В статье рассматривается влияние языка на мышление через призму гипотезы лингвистической относительности. Важным является актуализация вопросов границ этого влияния: в каких случаях язык влияет на мышление и культуру, а в каких — мышление и культура влияют на язык. Представленные языковые примеры подтверждают существование языковых представлений о действительности в процессе формирования картины мира в разных культурах.
Ключевые слова: гипотеза лингвистической относительности, релятивистская и универсалистская концепция, мышление, язык, картина мира.
The article examines the influence of language on thinking through the prism of the hypothesis of linguistic relativity. It is important to update the issues of the boundaries of this influence; in what cases does language influence thinking and culture, and in what cases does thinking and culture influence language. The presented language examples confirm the existence of linguistic ideas about reality in the process of forming a picture of the world in different cultures.
Keywords: hypothesis of linguistic relativity, relativistic and universalistic concept, thinking, language, picture of the world.
Рассмотрение проблемы взаимодействия мышления и языка имеет важное значение, прежде всего, для определения степени влияния языка на наше восприятие действительности и на формирование языковой картины мира. Эксплицитно проблема получила свое отражение в известной гипотезе лингвистической относительности Сепира-Уорфа.
Сепир Эдвард — крупнейший американский лингвист, этнограф, считал, что язык не только по-разному фиксирует содержание культурного опыта, но и предоставляют различные пути осмысления действительности и способы ее восприятия. «Люди живут не только в материальном мире, — пишет Э. Сепир, — и не только в мире социальном, как это принято думать: в значительной степени они все находятся и во власти того конкретного языка, который стал средством выражения в данном обществе. Представление о том, что человек ориентируется во внешнем мире, по существу, без помощи языка и что язык является всего лишь случайным средством решения специфических задач мышления и коммуникации, — это всего лишь иллюзия. В действительности же «реальный мир» в значительной мере неосознанно строится на основе языковых привычек той или иной социальной группы. Два разных языка никогда не бывают столь схожими, чтобы их можно было считать средством выражения одной и той же социальной действительности» [1, с. 261].

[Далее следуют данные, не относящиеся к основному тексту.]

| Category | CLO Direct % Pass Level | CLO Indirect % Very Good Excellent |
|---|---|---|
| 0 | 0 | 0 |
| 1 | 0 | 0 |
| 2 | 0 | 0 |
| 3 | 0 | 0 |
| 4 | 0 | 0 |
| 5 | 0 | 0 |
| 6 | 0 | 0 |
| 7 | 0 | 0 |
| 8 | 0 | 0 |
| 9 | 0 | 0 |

Несмотря на признанный научный потенциал гипотезы лингвистической относительности, основные ее понятия продолжают активно обсуждаться. Прежде всего, это касается мнения по поводу таких базовых концептов как «язык» и «мышление», не ясно каким образом нужно представлять влияние языка на мышление, каковы границы этого влияния; в каких случаях язык влияет на мышление и культуры, а в каких — мышление и культура влияют на язык.
Последователь Э. Сепира — Бенджамин Ли Уорф — американский лингвист, специалист по языкам американских индейцев испытал сильное влияние работ Сепира. «Считается, — писал Уорф, — что речь, т. е. использование языка, лишь «выражает» то, что уже в основных чертах сложилось без помощи языка. Формирование мысли — это якобы самостоятельный процесс, называемый мышлением или мыслью и никак не связанный с природой отдельных конкретных языков. Грамматика языка — это лишь совокупность общепринятых традиционных правил, но использование языка подчиняется якобы не столько им, сколько правильному, рациональному, или логическому, мышлению» [2, с. 169]. В данном высказывании Уорф Б. Л. противопоставляет свою позицию, постулирующую прямую зависимость категорий мышления от категорий языка , оппозиционной универсалистской концепции, утверждавшей приоритет мышления в процессе взаимодействия с языком.

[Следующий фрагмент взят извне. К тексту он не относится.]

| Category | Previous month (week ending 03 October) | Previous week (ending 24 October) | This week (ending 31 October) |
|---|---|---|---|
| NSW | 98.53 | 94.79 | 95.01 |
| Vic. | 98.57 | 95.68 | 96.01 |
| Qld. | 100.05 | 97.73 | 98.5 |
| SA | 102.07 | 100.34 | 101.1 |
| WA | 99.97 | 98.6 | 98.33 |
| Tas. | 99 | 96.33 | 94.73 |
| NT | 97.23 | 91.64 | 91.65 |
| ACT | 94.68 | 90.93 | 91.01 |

Основоположником универсалисткой концепции является американский лингвист Ноам Хомский. Он —основоположник генеративной грамматики, определившей направление развития лингвистики в ХХ веке. Хомский утверждает, что у всех языков мира на глубинном уровне есть нечто общее, и знание общего является врождённым для человека, что и даёт ему возможность овладевать любым языком.

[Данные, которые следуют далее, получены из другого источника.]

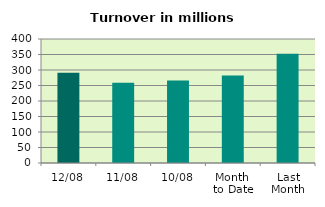
| Category | Series 0 |
|---|---|
| 12/08 | 291.397 |
| 11/08 | 258.672 |
| 10/08 | 266.147 |
| Month 
to Date | 282.456 |
| Last
Month | 352.063 |

Таким образом, теория универсальной грамматики оказалась противоположной гипотезе лингвистической относительности, потому что в соответствии с ней языковые способности и мышление оказались не только не связаны друг с другом и в определенной степени независимы [3, с. 71].
Теоретические работы Уорфа вызывали значительную критику специалистов. В частности, один из лингвистов писал: «Когда Уорф утверждает, что все видят созвездие Большой Медведицы одинаково, он как бы допускает, что язык иногда адекватен действительности, но… он подобно многим другим, поддался распространенному заблуждению, что функция речи заключается в воссоздании реальности» [4, с. 199]. Тем не менее, его парадоксальная и радикальная гипотеза, оказала воздействие на развитие таких дисциплин, как этнолингвистика, психолингвистика, общая семантика и грамматическая типология. Уорфу также принадлежит термин «языки среднеевропейского стандарта» (Standard Average European), широко используемый в настоящее время.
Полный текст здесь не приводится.